Recommendation: Always verify that your destination portal tier supports the asset types you intend to deploy before starting a deployment.

Working with the HubSpot API involves several platform-specific behaviors that JetStack AI handles automatically. Understanding these can help you diagnose issues when they arise.

HubSpot maintains two major API versions, and not all features are available on both:

  • Forms: The v3 Forms API does not expose all field-level configuration. JetStack AI uses the v2 Forms API to capture dependent fields, progressive profiling rules, and certain validation settings that v3 omits.
  • Emails: Marketing email creation uses the v3 API, but certain properties (like campaign group IDs) require v1 endpoints.
  • Templates: Template retrieval and creation use a mix of v2 and v3 calls depending on the template type.

HubSpot templates reference layout modules through a generated_layouts path in the file system. During import, JetStack AI resolves these paths to capture the full template structure. During deployment, the paths are recreated in the destination portal’s file system. If a template references a custom module, that module must be imported and deployed first.
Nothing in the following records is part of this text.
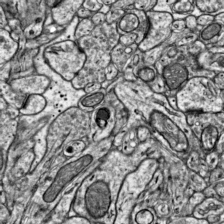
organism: Mouse
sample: Visual Cortex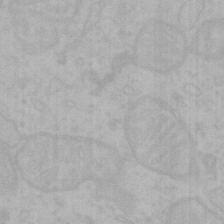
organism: Mouse
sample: Choroid plexus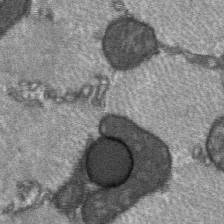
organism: C57BL Mouse
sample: Soleus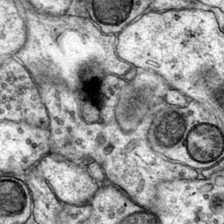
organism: Mouse
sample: Primary visual cortex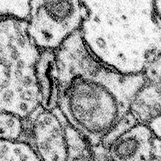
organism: Mouse
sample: Somatosensory cortex neuropil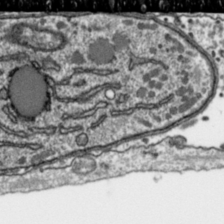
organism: Toxoplasma gondii
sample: Parasites in a vacuole inside a host cell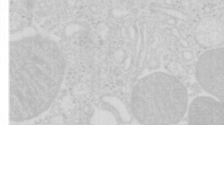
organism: Mouse
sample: Pancreas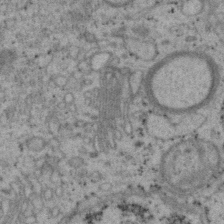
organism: Human
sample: HeLa cells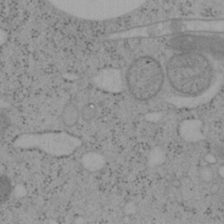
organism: Mouse
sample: OT-I killer T cells with ID8 ovarian cancer cells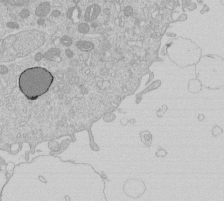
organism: Human
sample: Macrophage cells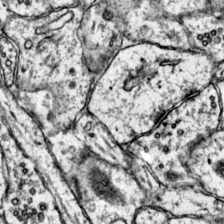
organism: Mouse
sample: Primary visual cortex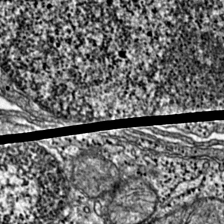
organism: Mouse
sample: Primary visual cortex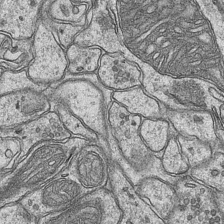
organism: Mouse
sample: CA1 Hippocampus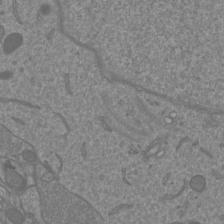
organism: Mouse
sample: Cortical neurons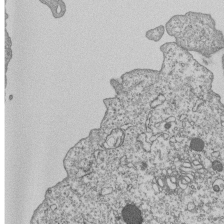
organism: Human
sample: MDA-MB-231 cells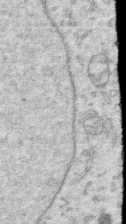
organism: Human
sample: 1205lu cells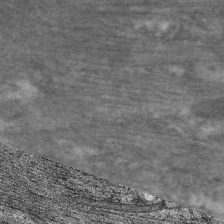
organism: C. elegans
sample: Pharynx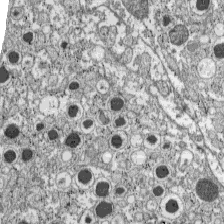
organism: C57BL Mouse
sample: Pancreatic islet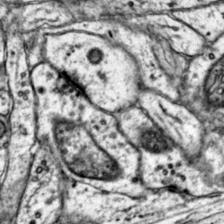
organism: Mouse
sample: Primary visual cortex

HubSpot associates emails and other marketing assets with campaign groups using internal IDs. These IDs are portal-specific and cannot be transferred between portals. During deployment, JetStack AI creates new campaign groups in the destination portal or maps to existing ones by name.
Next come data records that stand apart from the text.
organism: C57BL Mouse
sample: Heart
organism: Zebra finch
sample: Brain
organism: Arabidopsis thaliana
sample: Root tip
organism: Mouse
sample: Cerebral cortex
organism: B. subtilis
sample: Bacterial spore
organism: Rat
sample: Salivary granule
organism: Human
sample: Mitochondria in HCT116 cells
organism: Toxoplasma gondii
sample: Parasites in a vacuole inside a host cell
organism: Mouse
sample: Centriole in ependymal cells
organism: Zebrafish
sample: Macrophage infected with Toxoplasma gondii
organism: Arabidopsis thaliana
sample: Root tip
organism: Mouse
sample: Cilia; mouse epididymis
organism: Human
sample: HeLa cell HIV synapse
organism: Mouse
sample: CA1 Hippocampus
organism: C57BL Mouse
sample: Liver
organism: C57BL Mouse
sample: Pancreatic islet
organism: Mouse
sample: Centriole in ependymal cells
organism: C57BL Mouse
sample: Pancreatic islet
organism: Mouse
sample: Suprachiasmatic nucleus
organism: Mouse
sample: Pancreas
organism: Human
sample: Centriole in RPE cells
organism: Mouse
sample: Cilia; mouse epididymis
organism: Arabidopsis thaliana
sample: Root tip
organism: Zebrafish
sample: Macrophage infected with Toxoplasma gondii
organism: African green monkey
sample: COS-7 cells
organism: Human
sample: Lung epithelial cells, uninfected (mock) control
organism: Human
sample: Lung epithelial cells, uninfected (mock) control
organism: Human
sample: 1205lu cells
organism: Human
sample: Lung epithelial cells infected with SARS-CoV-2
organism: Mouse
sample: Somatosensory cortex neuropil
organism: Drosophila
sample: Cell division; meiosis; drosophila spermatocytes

Some HubSpot features expose data only through internal (non-public) APIs that require CSRF token authentication. The JetStack AI browser extension handles CSRF token acquisition automatically when capturing data that requires these internal endpoints. This primarily affects audit data capture for features like content partitioning settings, internal analytics, and certain pipeline configurations.

HubSpot lists that use TIME_RANGED filter operations have known timezone handling quirks:

  • The API returns an upperBoundEndpointBehavior field (not upperBoundEndpoint — the field name is inconsistent with HubSpot’s own documentation)
  • IANA timezone identifiers (e.g., America/New_York) are rejected on POST; only legacy timezone strings (e.g., US/Eastern) are accepted
  • indexReference.referenceType values of MONTH are rejected — only TODAY and NOW are valid on the creation endpoint

JetStack AI handles all three of these quirks automatically during deployment by remapping field names, converting IANA timezones to their legacy equivalents, and transforming unsupported reference types.
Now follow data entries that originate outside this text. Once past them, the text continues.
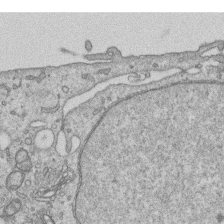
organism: Human
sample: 1205lu cells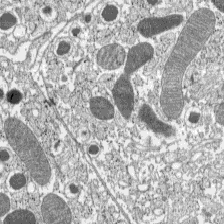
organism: C57BL Mouse
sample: Pancreatic islet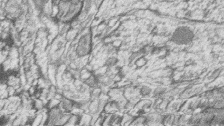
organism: Zebrafish
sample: synaptic ribbons in rod cells and cone cells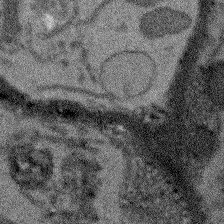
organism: Arabidopsis thaliana
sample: Root tip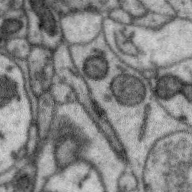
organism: Zebra finch
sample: Brain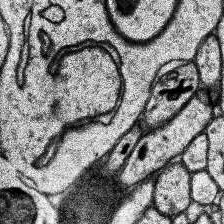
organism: Human
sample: Temporal Lobe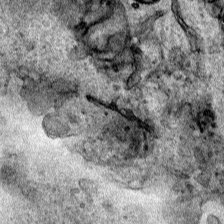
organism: Human
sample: Mitochondria in HCT116 cells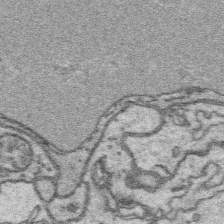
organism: Platynereis dumerilii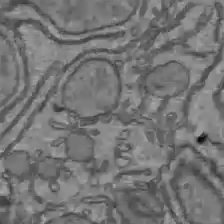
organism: C57BL Mouse
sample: Liver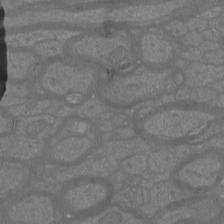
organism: Mouse
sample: Cortical neurons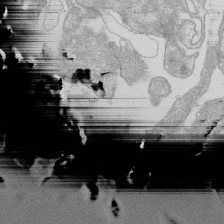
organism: Mouse
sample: Macrophages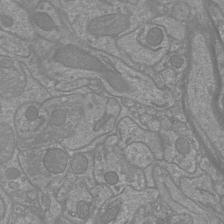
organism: Mouse
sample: Cortical neurons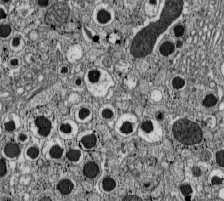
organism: C57BL Mouse
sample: Pancreatic islet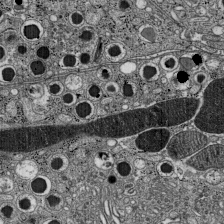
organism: C57BL Mouse
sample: Pancreatic islet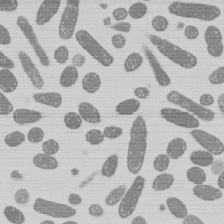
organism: E. coli
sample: Bacterial nucleoid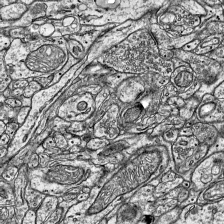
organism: Mouse
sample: Visual Cortex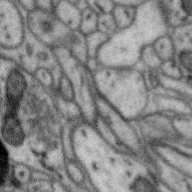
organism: Zebra finch
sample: Brain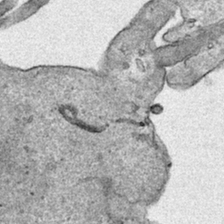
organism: Human
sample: Mitochondria in HCT116 cells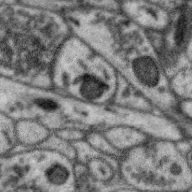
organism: Zebra finch
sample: Brain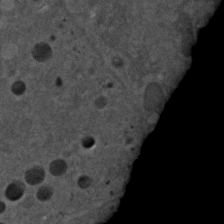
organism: C. elegans
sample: C. elegans embryo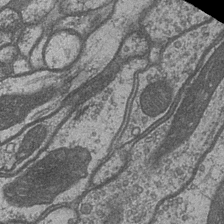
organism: Drosophila
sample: Optic medulla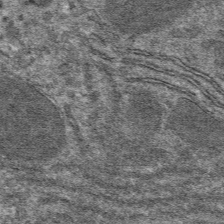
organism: Mouse
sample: Mouse hepatocytes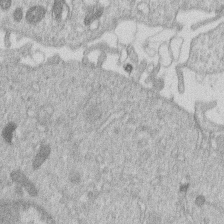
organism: Human
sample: Macrophage cells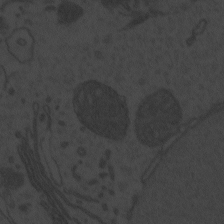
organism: Zebrafish
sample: Macrophage infected with Toxoplasma gondii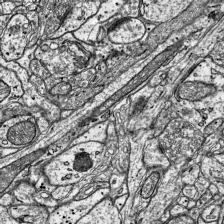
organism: Mouse
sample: Visual Cortex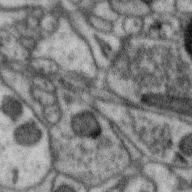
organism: Zebra finch
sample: Brain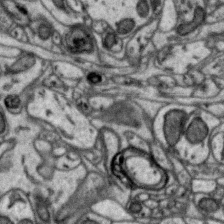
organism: Zebra finch
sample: Brain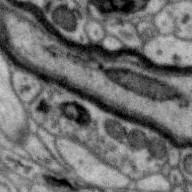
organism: Zebra finch
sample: Brain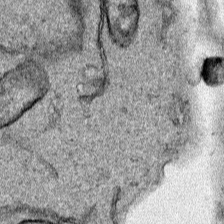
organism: Human
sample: Mitochondria in HCT116 cells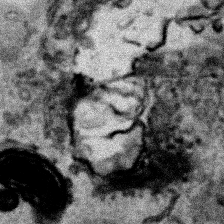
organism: Human
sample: Mitochondria in HCT116 cells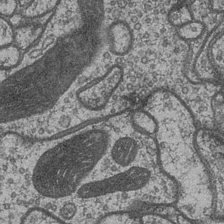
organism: Drosophila
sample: Optic medulla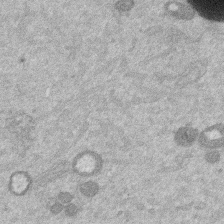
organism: Mouse
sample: Dividing mouse embryo 1 cell stage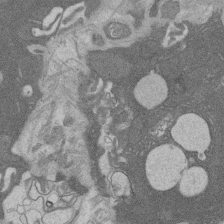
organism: Rat
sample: Salivary granule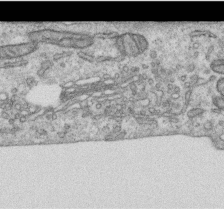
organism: Human
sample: Centriole in RPE cells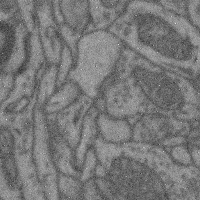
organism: Mouse
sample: Cerebral cortex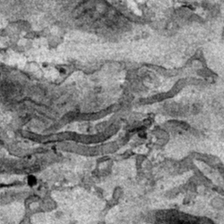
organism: Human
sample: Mitochondria in HCT116 cells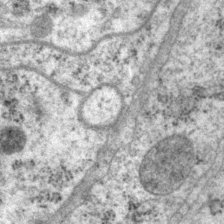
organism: P. pacificus
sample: Pharynx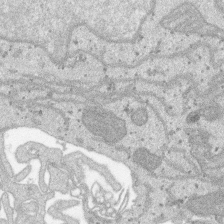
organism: Human
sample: Lung epithelial cells infected with SARS-CoV-2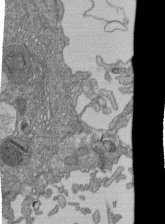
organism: Human
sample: Retinal organoid Rod and Cone cells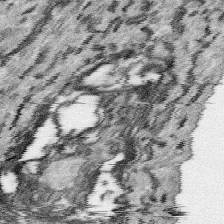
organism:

HubSpot has 131+ system properties that are read-only and cannot be created or modified through the API. These include properties like createdate, hs_object_id, hs_pipeline, and many others prefixed with hs_. During deployment, JetStack AI skips these properties automatically rather than failing. If a workflow or list filter references a system property, JetStack AI maps to the existing property in the destination portal rather than attempting to create it.

When deploying properties, if a property with the same internal name already exists in the destination portal but has a different type (e.g., the source has a number field and the destination has a string field), HubSpot rejects the update. JetStack AI handles this by applying a suffix strategy — creating the property with a modified name and logging the discrepancy for manual review.